The data available for Chiifu in the BRAD CDS database and NGS based RNA-seq carried out in this study show that a very large proportion of genes present in B. rapa (42% in Chiifu) exist as single-copy genes and the nucleotide polymorphism that exists between the single-copy genes of various lines is sufficient for genome-wide as well as specific-region fine mapping. Sufficient nucleotide level polymorphism also exists between the paralogs to mark these through PSVs. In our study, > 92% of identified SNPs could be converted to successful assays using the KASPar technology. Our success with KASPar markers is higher than what has been reported in wheat using this technology . The possible reasons for this could be – (a) a reference genome is available in B. rapa, (b) the frequency of single-copy genes in the genome is very high and (c) more stringent criteria were used in this study for developing SNP detection assays.

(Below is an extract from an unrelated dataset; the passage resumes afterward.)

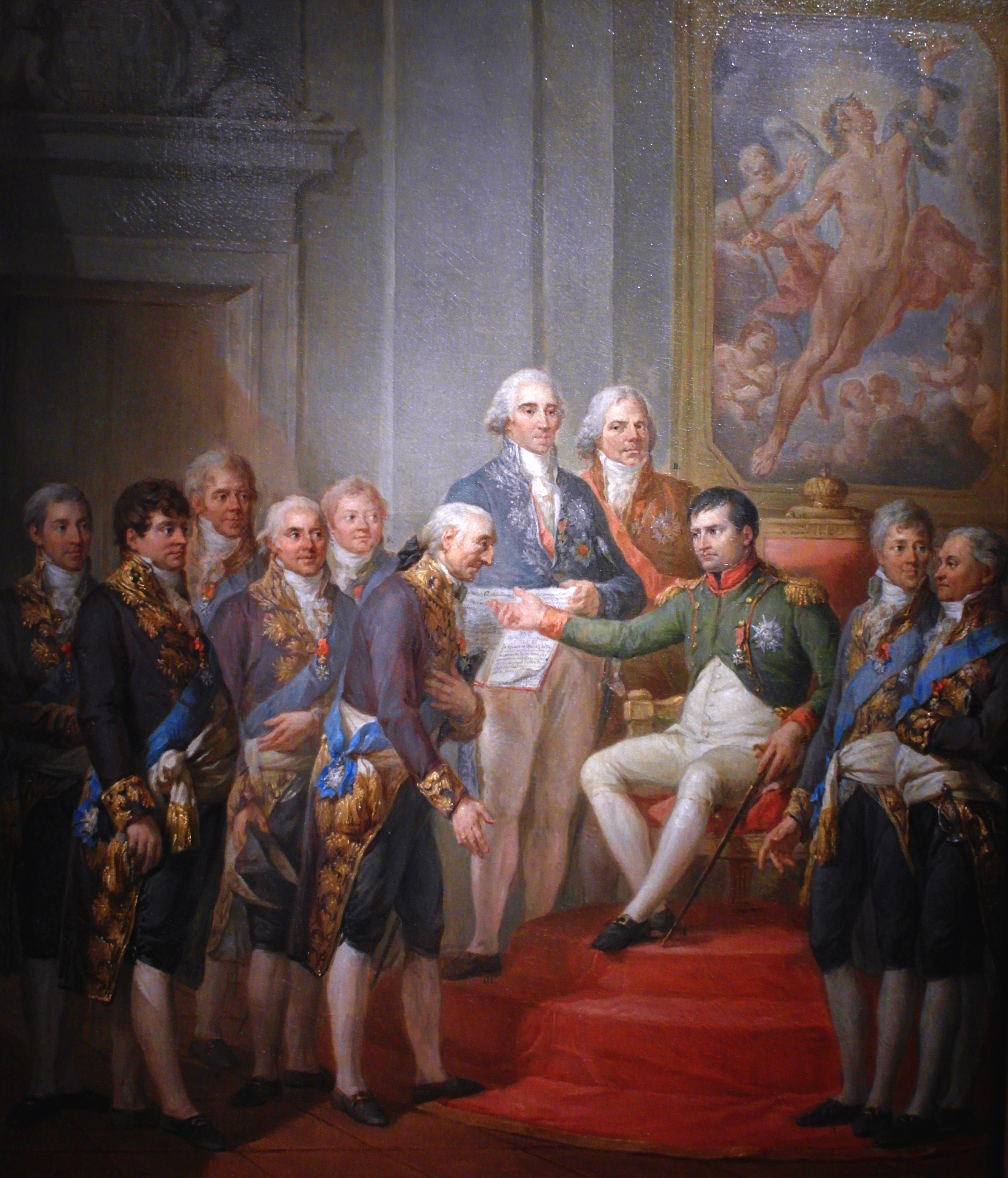 Portrait of Napoleon, Talleyrand, Hugues-Bernard Maret duc de Bassano, Stanisław Małachowski, Ludwik Szymon Gutakowski, Stanisław Kostka Potocki, Józef Wybicki, Ksawery Działyński, Paweł Bieliński, Władysław Sobolewski, Juliusz Łuszczewski.

Use of molecular markers for genetic mapping in B. rapa began with an extensive use of RFLP markers . Use of AFLP and SRAP markers provided more extensive marker densities [39, 40]. These markers, though abundant, are anonymous and do not provide any information on genomic synteny and therefore, are difficult to use for fine-mapping. Markers obtained from the gene space of a species, are most informative. EST-cDNA probes [14, 41], genic SSRs [42, 43], intron polymorphism (IP) markers [15, 43] and InDels (Sequence Tagged Sites, STS) , have all been successfully used for comparative mapping and studying genomic synteny amongst the Brassica species belonging to the U’s triangle .
The large number of SNPs available in B. rapa will allow more involved genome-wide linkage mapping and also association studies. A core set of 168 B. rapa lines has been identified and used in a genome wide association study using predominately AFLP markers . It should be possible to use SNPs in future genome-wide association studies. However, we expect that major emphasis in Brassica species will be on mapping specific traits like disease [46–49] and pest resistance and QTL for yield [50–52] through the use of populations derived from biparental crosses. This is evident from extensive work that has been carried out on mapping of such traits using biparental crosses. Precise introgressions while avoiding linkage drag, particularly when unadapted germplasm is used, is going to be the key to improvement of a large number of vegetable and oleiferous crops available within the Brassica species belonging to the U’s triangle. The ready availability of SNPs for both background selection (general markers) and precise introgression (specific-area markers) will help in introduction from unadapted to adapted germplasm and from the diploid species to allotetraploid species. Specific-area marking and mapping of genes, as has been shown in this study for the region containing the tet-o locus, will also be useful for map based cloning.
Plant material, RNA extraction and library preparation
The four Brassica rapa lines - YSPB-24, Tetralocular (Yellow sarson types, ssp. trilocularis, seeds procured from Indian Agriculture Research Institute, India) Candle (ssp. oleifera, seeds procured from Gerhard Rakow, Agri-Food, Canada), Chiifu (ssp. pekinensis, seeds procured from Lim Yong Pyo, Chungnam National University, South Korea) used for transcriptome analysis were grown in the field during the mustard growing season (October – March). Tissues for RNA isolation were taken from the field-grown plants at the time of flowering.
Inflorescence with unopened flower buds along with a few small leaves, was used for RNA extraction. Harvested tissues were immediately frozen in liquid nitrogen. Total RNA was isolated using Total RNA Spectrum Kit (Sigma), following the manufacturer’s instructions. Contaminating DNA was removed by DNase treatment (DNaseA Kit, Ambion). RNA was further purified by treatment (thrice) with acidic phenol: chloroform (1:1). RNA was quantified using Nanodrop ND1000 spectrophotometer (Nanodrop Technologies). Integrity of the obtained RNA samples was checked on Agilent 2100 Bio analyzer. RNA samples with RIN value ≥ 7 were used for further experiments.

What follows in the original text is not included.